**WHAT THE TASK ASKS:** Transcribe exactly the lines from the one containing "sample: Root tip" through the end of the data, both included. Leave out pictures.

Records from a data source
Start of Block

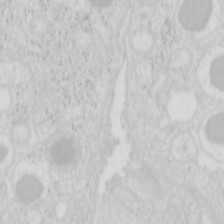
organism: Mouse
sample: Pancreas
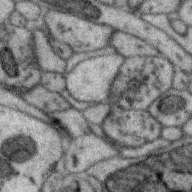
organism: Zebra finch
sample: Brain
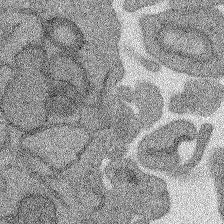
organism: Human
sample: HeLa cells
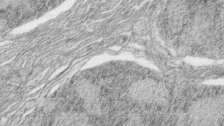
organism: Zebrafish
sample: synaptic ribbons in rod cells and cone cells
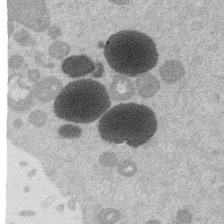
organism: Mouse
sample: Dividing mouse embryo 1 cell stage
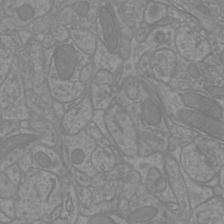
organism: Mouse
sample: Cortical neurons
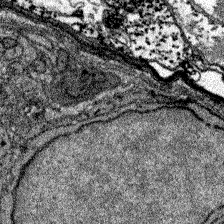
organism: Zebrafish
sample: Larval olfactory bulb
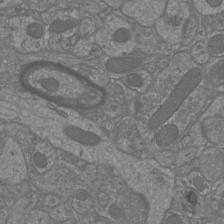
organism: Mouse
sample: Cortical neurons
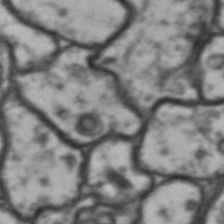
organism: Drosophila
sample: Brain
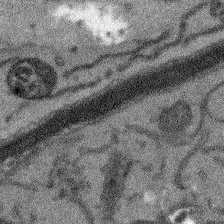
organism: Arabidopsis thaliana
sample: Root tip
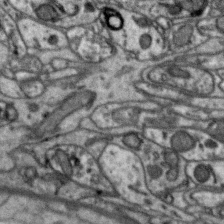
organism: Zebra finch
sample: Brain
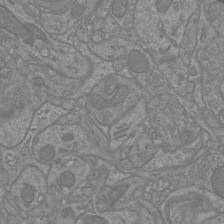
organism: Mouse
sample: Cortical neurons
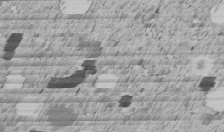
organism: C. elegans
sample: C. elegans embryo early stage
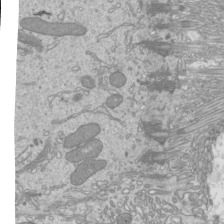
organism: Mouse
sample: Cilia; mouse epididymis

End of Block

**ANSWER SPACE:**
sample: Root tip
organism: Zebra finch
sample: Brain
organism: Mouse
sample: Cortical neurons
organism: C. elegans
sample: C. elegans embryo early stage
organism: Mouse
sample: Cilia; mouse epididymis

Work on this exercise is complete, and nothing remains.